[What the task asks]: Please return every record exactly, with no pictures included.

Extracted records
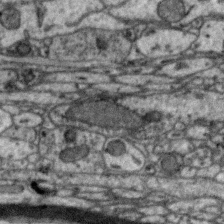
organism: Zebra finch
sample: Brain
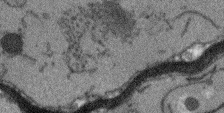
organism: Arabidopsis thaliana
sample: Root tip
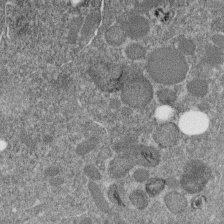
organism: C. elegans
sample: C. elegans embryo early stage
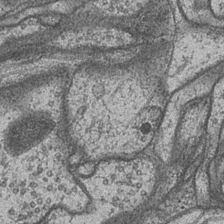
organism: Drosophila
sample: Optic medulla
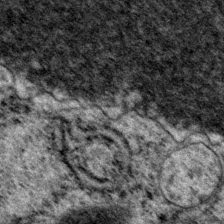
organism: P. pacificus
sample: Pharynx
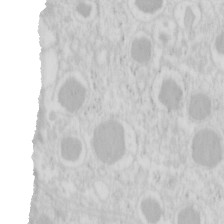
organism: Mouse
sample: Pancreas
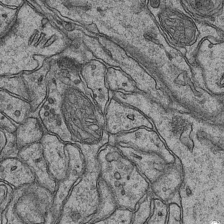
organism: Mouse
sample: CA1 Hippocampus
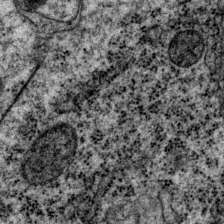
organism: P. pacificus
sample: Pharynx
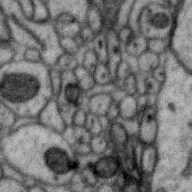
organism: Zebra finch
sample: Brain
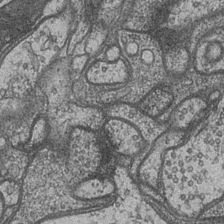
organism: Drosophila
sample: Optic medulla
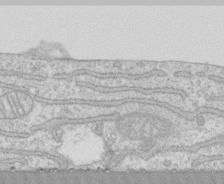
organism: Human
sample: CRL-1474
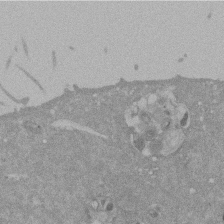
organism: Mouse
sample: ED-1 cell nuclei; centrioles
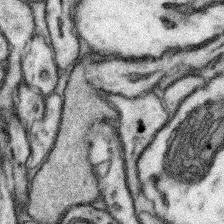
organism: Mouse
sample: Somatosensory cortex neuropil
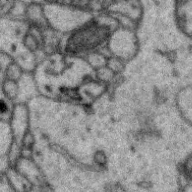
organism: Zebra finch
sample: Brain
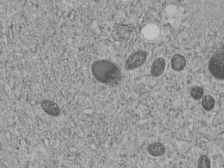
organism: C. elegans
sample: C. elegans embryo early stage
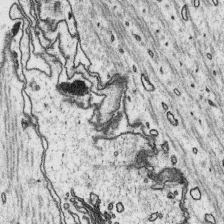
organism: Platynereis dumerilii
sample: Parapodia
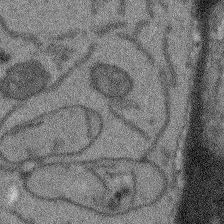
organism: Arabidopsis thaliana
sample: Root tip
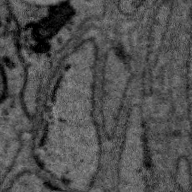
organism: Zebra finch
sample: Brain
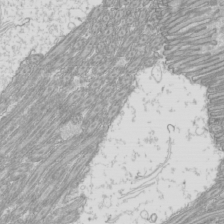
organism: Mouse
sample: Cilia; mouse epididymis
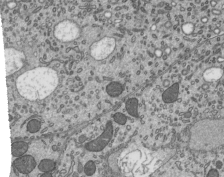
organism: Mouse
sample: Mouse epididymis efferent ductule cilia
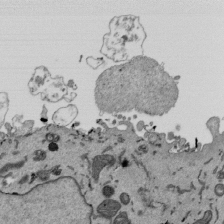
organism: Mouse
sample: ED-1 cell nuclei; centrioles
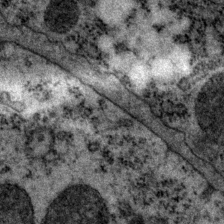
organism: P. pacificus
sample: Pharynx
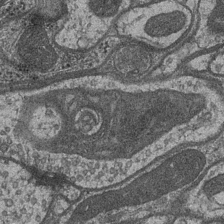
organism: Drosophila
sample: Optic medulla
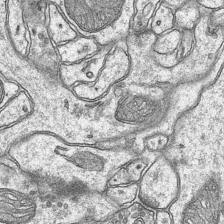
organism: Mouse
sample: CA1 Hippocampus
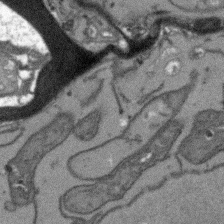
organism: Arabidopsis thaliana
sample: Root tip
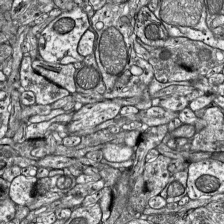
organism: Mouse
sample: Visual Cortex
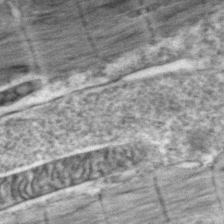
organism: Zebrafish
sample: Zebrafish embryo
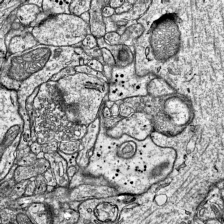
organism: Mouse
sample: Visual Cortex
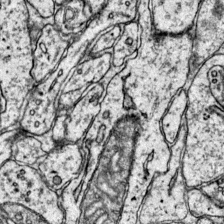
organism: Mouse
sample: Primary visual cortex
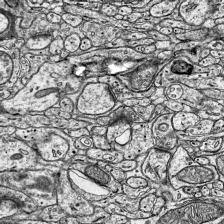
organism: Mouse
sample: Visual Cortex
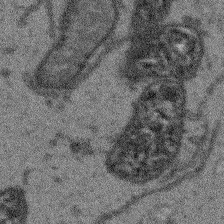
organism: Arabidopsis thaliana
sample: Root tip
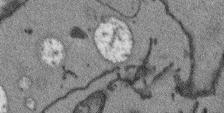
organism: Arabidopsis thaliana
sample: Root tip
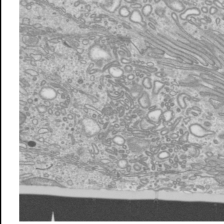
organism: Mouse
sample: Cilia; mouse epididymis
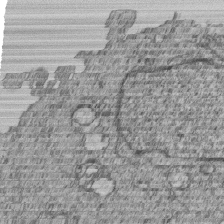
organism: Human
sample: MDA-MB-231 cells
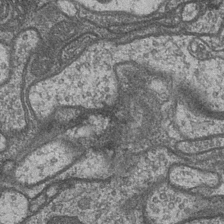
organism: Drosophila
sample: Optic medulla
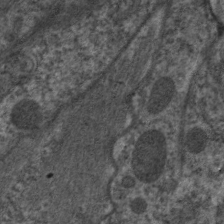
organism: C. elegans
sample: Pharynx
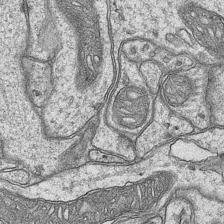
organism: Mouse
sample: CA1 Hippocampus
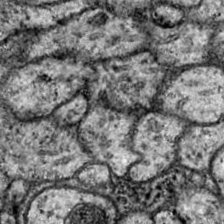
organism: Drosophila
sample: Ventral Nerve Cord
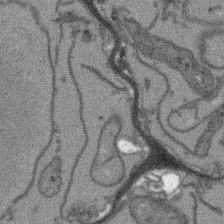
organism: Arabidopsis thaliana
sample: Root tip
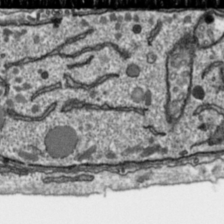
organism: Toxoplasma gondii
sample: Parasites in a vacuole inside a host cell
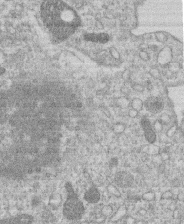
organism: Human
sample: Macrophage cells
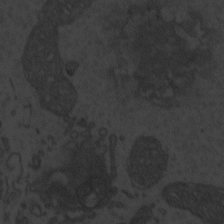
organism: Zebrafish
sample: Macrophage infected with Toxoplasma gondii
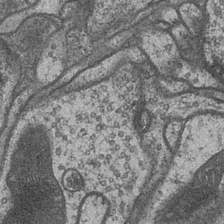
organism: Drosophila
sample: Optic medulla
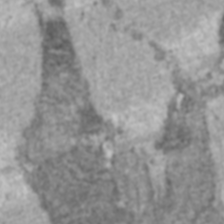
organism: C57BL Mouse
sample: Heart
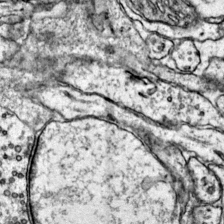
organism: Mouse
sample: Primary visual cortex
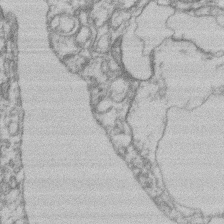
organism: Mouse
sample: T cell stromal cell synapse
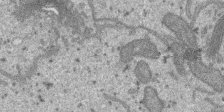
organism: Human
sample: Lung epithelial cells infected with SARS-CoV-2
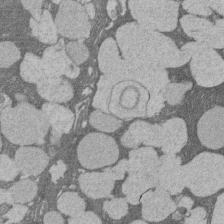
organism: Rat
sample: Salivary granule
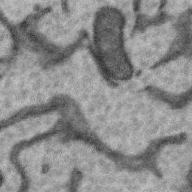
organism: Zebra finch
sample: Brain
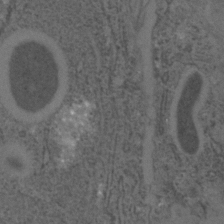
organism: C. elegans
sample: C. elegans embryo
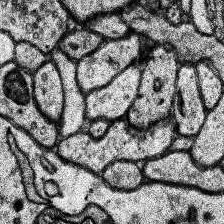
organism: Human
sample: Temporal Lobe
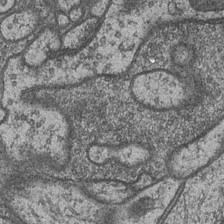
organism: Drosophila
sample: Optic medulla
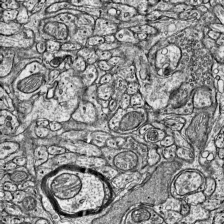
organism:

[Answer to the problem]:
organism: Zebra finch
sample: Brain
organism: Arabidopsis thaliana
sample: Root tip
organism: C. elegans
sample: C. elegans embryo early stage
organism: Drosophila
sample: Optic medulla
organism: P. pacificus
sample: Pharynx
organism: Mouse
sample: Pancreas
organism: Mouse
sample: CA1 Hippocampus
organism: P. pacificus
sample: Pharynx
organism: Zebra finch
sample: Brain
organism: Drosophila
sample: Optic medulla
organism: Human
sample: CRL-1474
organism: Mouse
sample: ED-1 cell nuclei; centrioles
organism: Mouse
sample: Somatosensory cortex neuropil
organism: Zebra finch
sample: Brain
organism: C. elegans
sample: C. elegans embryo early stage
organism: Platynereis dumerilii
sample: Parapodia
organism: Arabidopsis thaliana
sample: Root tip
organism: Zebra finch
sample: Brain
organism: Mouse
sample: Cilia; mouse epididymis
organism: Mouse
sample: Mouse epididymis efferent ductule cilia
organism: Mouse
sample: ED-1 cell nuclei; centrioles
organism: P. pacificus
sample: Pharynx
organism: Drosophila
sample: Optic medulla
organism: Mouse
sample: CA1 Hippocampus
organism: Arabidopsis thaliana
sample: Root tip
organism: Mouse
sample: Visual Cortex
organism: Zebrafish
sample: Zebrafish embryo
organism: Mouse
sample: Visual Cortex
organism: Mouse
sample: Primary visual cortex
organism: Mouse
sample: Visual Cortex
organism: Arabidopsis thaliana
sample: Root tip
organism: Arabidopsis thaliana
sample: Root tip
organism: Mouse
sample: Cilia; mouse epididymis
organism: Human
sample: MDA-MB-231 cells
organism: Drosophila
sample: Optic medulla
organism: C. elegans
sample: Pharynx
organism: Mouse
sample: CA1 Hippocampus
organism: Drosophila
sample: Ventral Nerve Cord
organism: Arabidopsis thaliana
sample: Root tip
organism: Toxoplasma gondii
sample: Parasites in a vacuole inside a host cell
organism: Human
sample: Macrophage cells
organism: Zebrafish
sample: Macrophage infected with Toxoplasma gondii
organism: Drosophila
sample: Optic medulla
organism: C57BL Mouse
sample: Heart
organism: Mouse
sample: Primary visual cortex
organism: Mouse
sample: T cell stromal cell synapse
organism: Human
sample: Lung epithelial cells infected with SARS-CoV-2
organism: Rat
sample: Salivary granule
organism: Zebra finch
sample: Brain
organism: C. elegans
sample: C. elegans embryo
organism: Human
sample: Temporal Lobe
organism: Drosophila
sample: Optic medulla
organism:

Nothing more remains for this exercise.